Она стояла так близко. Так интимно и доверчиво смотрела…
«Гошева тебе уже мало!» — ошеломлённо подумал я, а вслух сказал: «Зинаида Яковлевна, откуда это у вас патологическое стремление что‑нибудь урвать? Мне не нужно ни талонов, ни рубашек, ничего…»
Лицо Зиночки старело на глазах. А я продолжал: «Ничего. Запомните это навсегда. Второе: прошу переключить ваше мышление на то, что у нас будут сниматься дети. Маленькие. Нужны стулья для отдыха. Графины со свежей водой.

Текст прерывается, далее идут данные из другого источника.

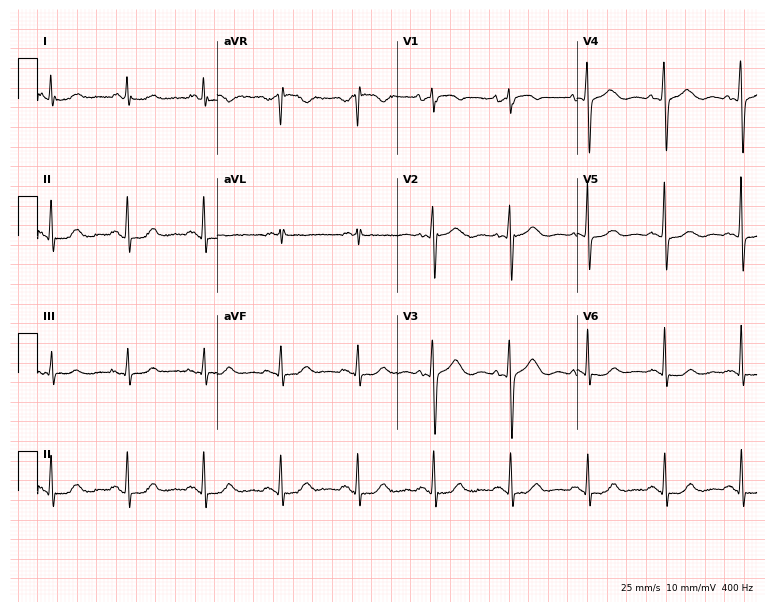
12-lead ECG (7.3-second recording at 400 Hz) from a 71-year-old female. Labelled as a normal ECG.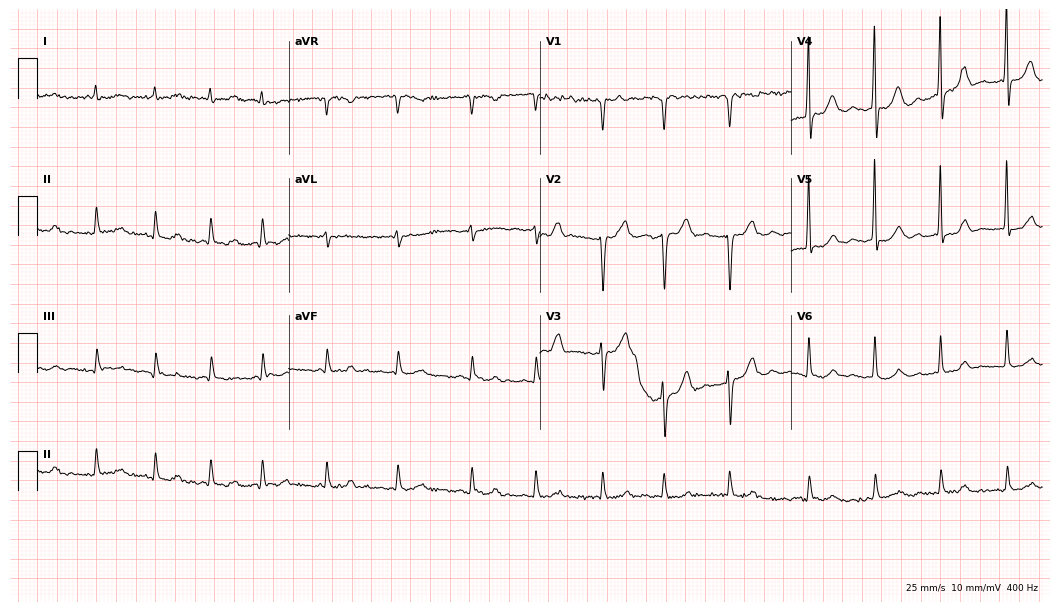
Standard 12-lead ECG recorded from an 84-year-old male patient (10.2-second recording at 400 Hz). None of these six findings is recorded: first-degree AV block, right bundle branch block, left bundle branch block, sinus bradycardia, atrial fibrillation, sinus tachycardia.

Нужно тщательно проверить вентиляцию павильона, о чём я уже не раз просил».
Вот тут‑то она и сказала злобно: «К вам всей душой, а вы не цените».
Наверняка не стоило так резко говорить с Зиночкой. Люди подобного рода мстительны. Да и с чего я взял, будто она провоцирует по указке Гошева? А вдруг просто дура, по–своему желавшая мне добра?
Очередь медленно двигалась, и я, занятый своими мыслями, автоматически передвигался вместе с ней. Уже стала видна дверь, где на бумажке, приколотой кнопками, было написано: «Йовайша И. М.»
Маргарита подловила Николая Егоровича, вышедшего из кабинета завлаба, о чём‑то с ним разговаривала в сторонке — выходит, они были знакомы?
Пошел двенадцатый час. Теперь, когда я передвинулся, против меня на стене оказался стенд с прикреплёнными вырезками из газет и журналов. С удивлением я обнаружил — часть материалов совпадает с теми, что демонстрировал в последнюю встречу Н. Н. Но были и другие.
На журнальной странице воспроизводились рисунки–схемы «Контуров эквипотенциальных линий биоэлектрического поля людей при заболеваниях раком груди, базедовой болезнью, астмой и шизофренией». Рядом находилась вырезка из «Известий»: «НЛО под присмотром учёных». Сбоку висела страница «Московского комсомольца» с большим очерком–интервью «Живая Вселенная?», где доктор психологических наук, профессор В. Н. Пушкин отвечал на вопросы корреспондента.
Пока я знакомился со всеми этими материалами, очередь растаяла. Я был один в коридоре странного учреждения.
Вскоре из кабинета вышла Маргарита. В глазах её стояли слезы.
— Идите, идите, — тихо сказала она и добавила: — Он не белый, даже не чёрный, он — серый.
…Хотя Игорь Михайлович Йовайша сидел за письменным столом, было видно, что он невысокого роста. И впрямь какой‑то серенький, непредставительный.
— Присаживайтесь. После вас никого нет? Ну и хорошо. Правда, первый час ночи… Но я к вашим услугам. Ведь вы Крамер, о котором мне говорил Николай Егорович?
И пока я рассказывал о цепи необычных событий и встреч, приведших в лабораторию, тот терпеливо, не переспрашивая, не перебивая, слушал. Порой лишь лёгкая улыбочка пробегала по лицу. Когда я упомянул о визите к членкору Гоше, Игорь Михайлович выдвинул ящик, достал бумажку с каким‑то графиком.
— Продолжайте, продолжайте, — любезно кивнул он.
— Я, собственно, кончил. Грубо говоря, у меня к вам один вопрос: как со всем этим быть?